Calculate the lengths of the following smooth simple arcs in \mathbb{R}^3.

(a) The circular helix parametrized by

f(t)=(t,\cos t,\sin t)

where t\in [a,b];
(b) the curve parametrized by

f(t)=(e^t\cos t,e^t\sin t,e^t)

where t\in [0,k].

Extracted from P. R. Baxandall. (1986). Vector Calculus.

Roughwork.

Let f:[a,b]\subseteq\mathbb{R}\to\mathbb{R}^n be a C^1 path in \mathbb{R}^n.
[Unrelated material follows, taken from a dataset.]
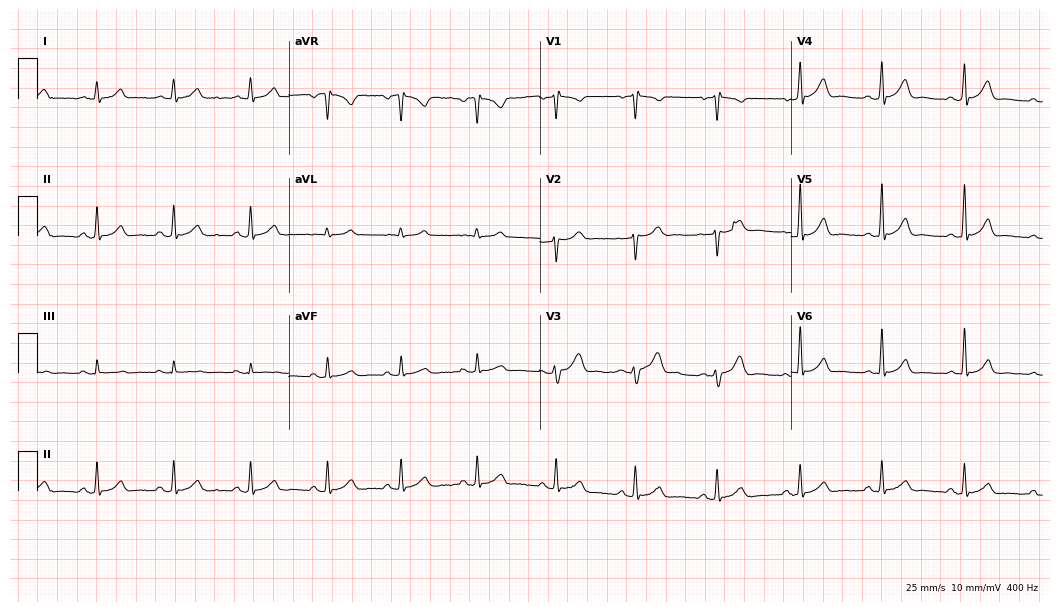
12-lead ECG from a man, 60 years old. Labelled as a normal ECG.

The length of f is defined to be

l(f)=\displaystyle{\int_{a}^{b}\|f'(t)\|\,\mathrm{d}t}.

See Definition 2.7.2 on pg.60

(a)

\begin{aligned} f(t) & = (t,\cos t,\sin t) \\ f'(t) & = (1,-\sin t,\cos t) \\ \|f'(t)\| & = \sqrt{(1)^2+(-\sin t)^2+(\cos t)^2} \\ & = \sqrt{2} \\ l(f) & = \int_{a}^{b} \sqrt{2}\,\mathrm{d}t \\ & = \sqrt{2}(b-a) \\ \end{aligned}

(b) Not to be attempted.